Anderson I, Brass A
School of Biological Sciences, University of Manchester, 2.205 Stopford Building, Oxford Road, Manchester M13 9PT, UK.
Bioinformatics. 1998;14(4):349-56. doi: 10.1093/bioinformatics/14.4.349.
Searching DNA sequences against a DNA database is an essential element of sequence analysis. However, few systematic studies have been carried out to determine when a match between two DNA sequences has biological significance and this is limiting the use that can be made of DNA searching algorithms.
A test set of DNA sequences has been constructed consisting of artificially evolved and real sequences. This set has been used to test various database searching algorithms (BLAST, BLAST2, FASTA and Smith-Waterman) on a subset of the EMBL database. The results of this analysis have been used to determine the sensitivity and coverage of all of the algorithms. Guidelines have been produced which can be used to assess the significance of DNA database search results. The Smith-Waterman algorithm was shown to have the best coverage, but the worst sensitivity, whereas the default BLASTN algorithm (word length set to 11) was shown to have good sensitivity, but poor coverage. A sensible compromise between speed, sensitivity and coverage can be obtained using either the FASTA or BLAST (word length set to 6) algorithms. However, analysis of the results also showed that no algorithm works well when the length of the probe sequence is <200 bases. In general, matches can accurately be identified between coding regions of DNA sequences when there is >35% sequence identity between the corresponding proteins. Searching a DNA sequence against a DNA sequence database can, therefore, be a useful tool in sequence analysis.

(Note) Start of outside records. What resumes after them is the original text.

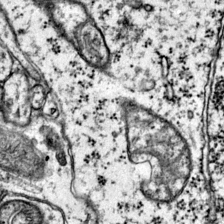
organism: Mouse
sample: Primary visual cortex
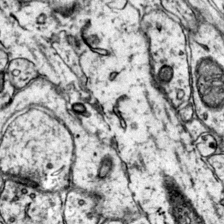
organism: Mouse
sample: Primary visual cortex
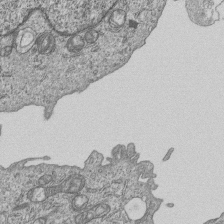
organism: Human
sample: MDA-MB-231 cells
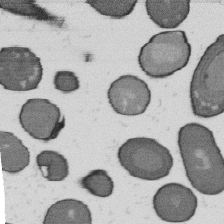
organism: B. subtilis
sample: Bacterial spore
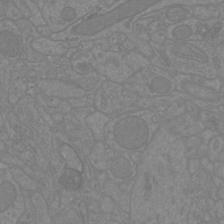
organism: Mouse
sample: Cortical neurons
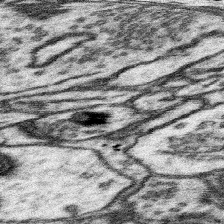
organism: Mouse
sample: Somatosensory cortex neuropil
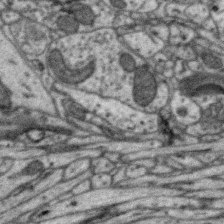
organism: Zebra finch
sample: Brain
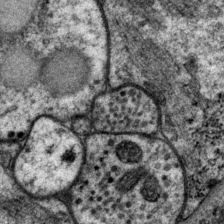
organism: P. pacificus
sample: Pharynx
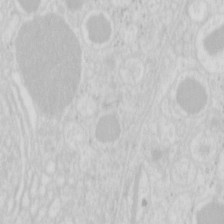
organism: Mouse
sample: Pancreas
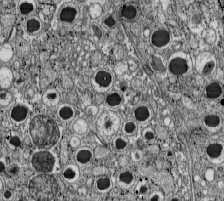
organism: C57BL Mouse
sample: Pancreatic islet
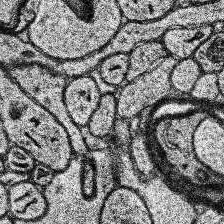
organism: Human
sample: Temporal Lobe
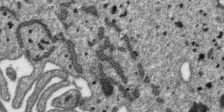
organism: Human
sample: Lung epithelial cells infected with SARS-CoV-2
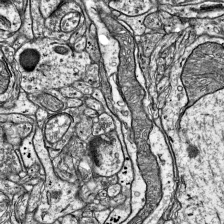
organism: Mouse
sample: Visual Cortex
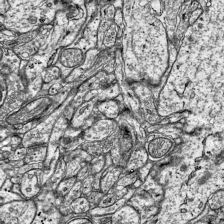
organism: Mouse
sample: Visual Cortex
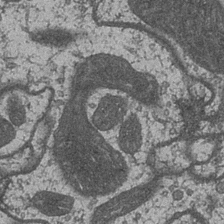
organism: Drosophila
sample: Optic medulla
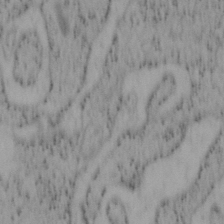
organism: Mouse
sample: OT-I killer T cells with ID8 ovarian cancer cells
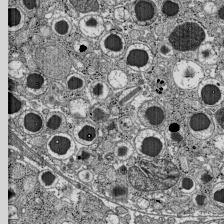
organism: C57BL Mouse
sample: Pancreatic islet
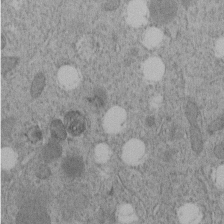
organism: C. elegans
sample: C. elegans embryo early stage
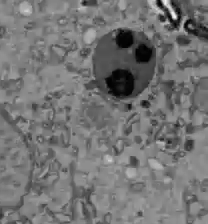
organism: C57BL Mouse
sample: Liver
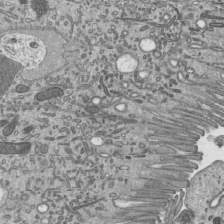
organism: Mouse
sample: Mouse epididymis efferent ductule cilia
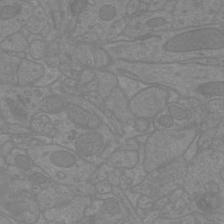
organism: Mouse
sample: Cortical neurons
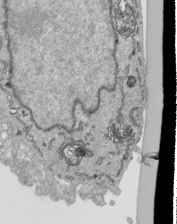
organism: Human
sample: Mitochondria in HCT116 cells
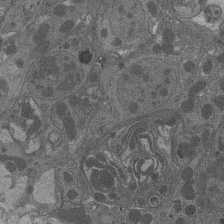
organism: Drosophila
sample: Antenna
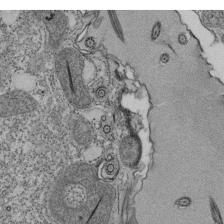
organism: Tetrahymena
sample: Cilia in tetrahymena
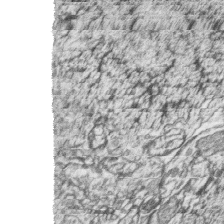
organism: Zebrafish
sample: synaptic ribbons in rod cells and cone cells
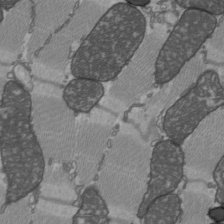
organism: C57BL Mouse
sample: Heart
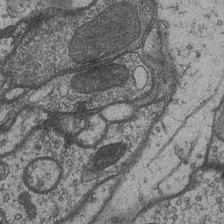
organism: Drosophila
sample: Optic medulla
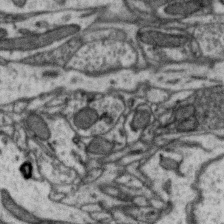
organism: Zebra finch
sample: Brain

The test sets used are available via anonymous ftp from mbisg2.sbc.man.ac.uk in the directory /pub/cabios/testdata/
在DNA数据库中搜索DNA序列是序列分析的一个基本要素。然而,很少有系统的研究来确定两个DNA序列之间的匹配何时具有生物学意义,这限制了DNA搜索算法的应用。
构建了一个由人工进化序列和真实序列组成的DNA序列测试集。该测试集已用于在EMBL数据库的一个子集上测试各种数据库搜索算法(BLAST、BLAST2、FASTA和Smith-Waterman)。该分析结果已用于确定所有算法的灵敏度和覆盖率。已制定了可用于评估DNA数据库搜索结果显著性的指导方针。结果表明,Smith-Waterman算法具有最佳的覆盖率,但灵敏度最差,而默认的BLASTN算法(字长设置为11)具有良好的灵敏度,但覆盖率较差。使用FASTA或BLAST(字长设置为6)算法可以在速度、灵敏度和覆盖率之间取得合理的折衷。然而,结果分析还表明,当探针序列长度<200个碱基时,没有一种算法能很好地工作。一般来说,当相应蛋白质之间的序列同一性>35%时,可以准确地识别DNA序列编码区之间的匹配。因此,在DNA序列数据库中搜索DNA序列可以成为序列分析中的一个有用工具。
所使用的测试集可通过匿名ftp从mbisg2.sbc.man.ac.uk的/pub/cabios/testdata/目录获取。